The Getty consistently mount the kinds of exhibitions and programs that corporations and foundations are often happy to back -- either because sponsoring them can bring luster to a corporate brand, or because the project dovetails well with a foundation’s charitable aims.

The Getty’s three most recent tax returns reflect some nice cash donations, topped by a $1.8 million bequest from architecture critic Ada Louise Huxtable in 2012-13. She willed her entire estate to the Getty and also donated the archives of her husband, industrial designer Garth Huxtable, which were valued at $500,000.

Various charitable wings of Bank of America gave $510,000 in 2011-12 and $775,000 the previous year, and watchmaker Swatch gave the Getty $200,000 in 2010-11.

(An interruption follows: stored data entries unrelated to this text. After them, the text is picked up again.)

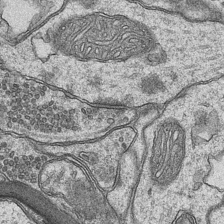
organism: Mouse
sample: CA1 Hippocampus
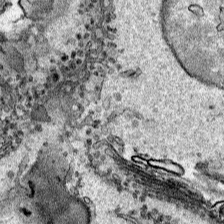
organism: Human
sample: Mitochondria in HCT116 cells
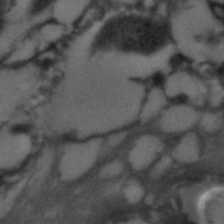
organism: C. elegans
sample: C. elegans embryo
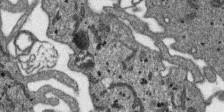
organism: Human
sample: Lung epithelial cells infected with SARS-CoV-2
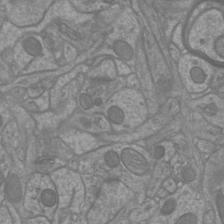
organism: Mouse
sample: Cortical neurons
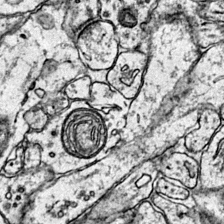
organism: Mouse
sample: Primary visual cortex
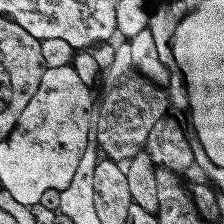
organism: Human
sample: Temporal Lobe
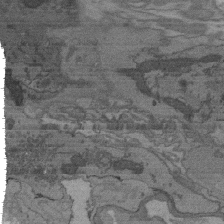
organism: C. elegans
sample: AFD neurons C. elegans
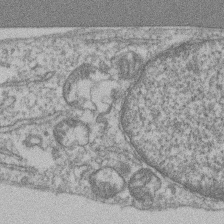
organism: Mouse
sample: T cell stromal cell synapse
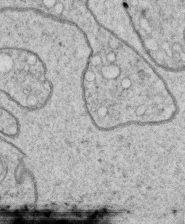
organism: C. elegans
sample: C. elegans oocyte; sperm cells
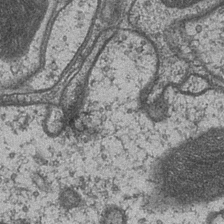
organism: Drosophila
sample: Optic medulla
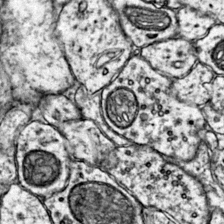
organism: Mouse
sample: Primary visual cortex
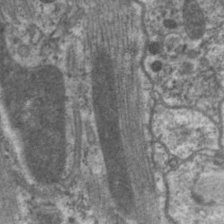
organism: C. elegans
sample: Pharynx
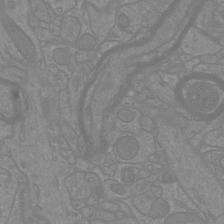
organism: Mouse
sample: Cortical neurons
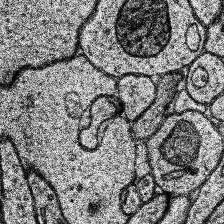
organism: Human
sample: Temporal Lobe
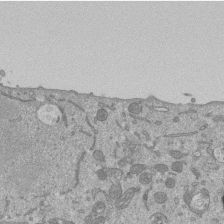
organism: Mouse
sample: ED-1 cell nuclei; centrioles
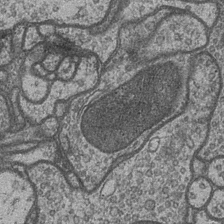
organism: Drosophila
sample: Optic medulla
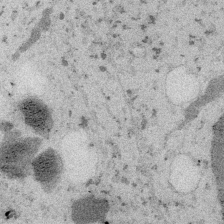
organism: Embia sp.
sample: Silk gland
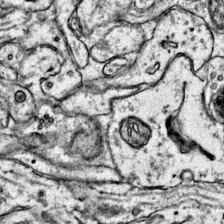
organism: Mouse
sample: Primary visual cortex
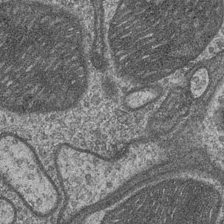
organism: Drosophila
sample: Optic medulla
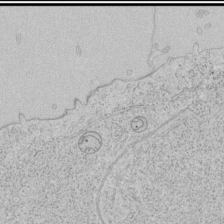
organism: Human
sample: Mitochondria in HCT116 cells
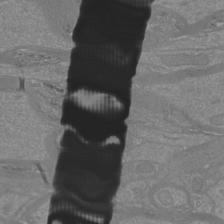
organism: Mouse
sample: Cortical neurons
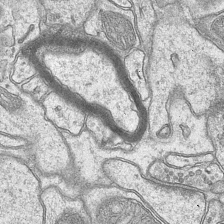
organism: Mouse
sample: CA1 Hippocampus
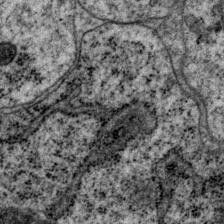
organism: P. pacificus
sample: Pharynx
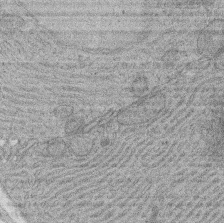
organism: Rat
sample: Salivary granule
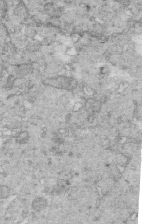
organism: Mouse
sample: Multiciliated cells
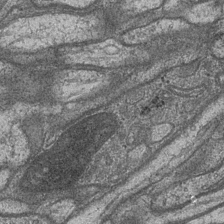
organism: Drosophila
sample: Optic medulla
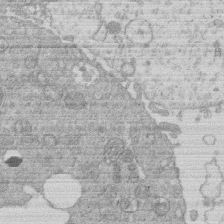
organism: Human
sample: Macrophage cells
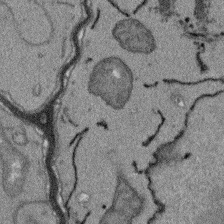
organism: Arabidopsis thaliana
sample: Root tip
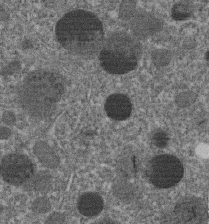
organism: C. elegans
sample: C. elegans embryo early stage
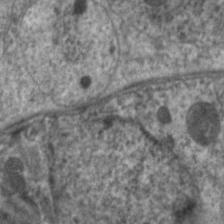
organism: C. elegans
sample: Pharynx
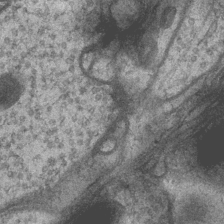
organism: Drosophila
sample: Optic medulla
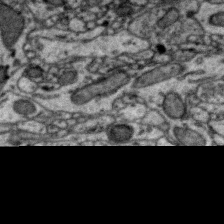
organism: Zebra finch
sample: Brain
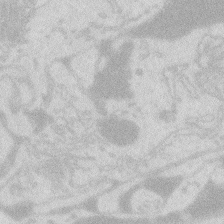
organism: Zebrafish
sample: Macrophage
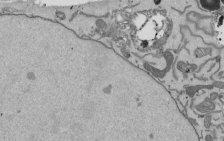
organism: Mouse
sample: ED-1 cell nuclei; centrioles
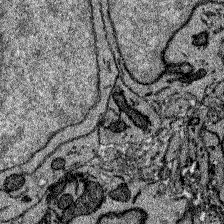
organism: Zebrafish
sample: Larval olfactory bulb
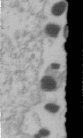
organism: Human
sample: U2-OS cells
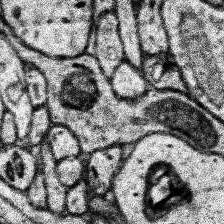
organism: Human
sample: Temporal Lobe
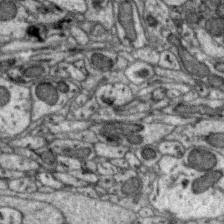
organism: Zebra finch
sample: Brain
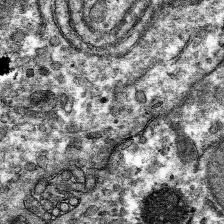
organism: Mouse
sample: Mouse hepatocytes
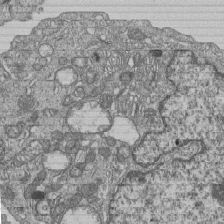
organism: Human
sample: MDA-MB-231 cells
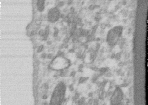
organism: Human
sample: Centriole in RPE cells
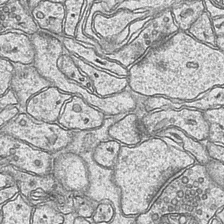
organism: Mouse
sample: CA1 Hippocampus
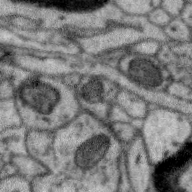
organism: Zebra finch
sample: Brain
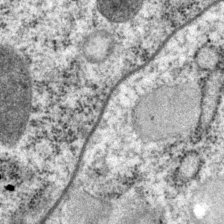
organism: P. pacificus
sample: Pharynx
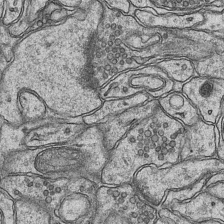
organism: Mouse
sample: CA1 Hippocampus

The Getty’s nonprofit tax returns list donors and their gifts -- and show that it has emerged as a go-to repository for photography, highlighted by the Robert Mapplethorpe Foundation’s gift of Mapplethorpe’s photos and archives valued at $15 million. Spread out over three years starting in 2010-11, the Mapplethorpe gift included an additional $473,000 in cash donations.

In 2011-12 the Getty received 25 Ansel Adams prints valued at $747,000, and 42 by William Eggleston valued at $368,000. The Herb Ritts Foundation donated photographs worth $857,000 over two years, from 2010 to 2012.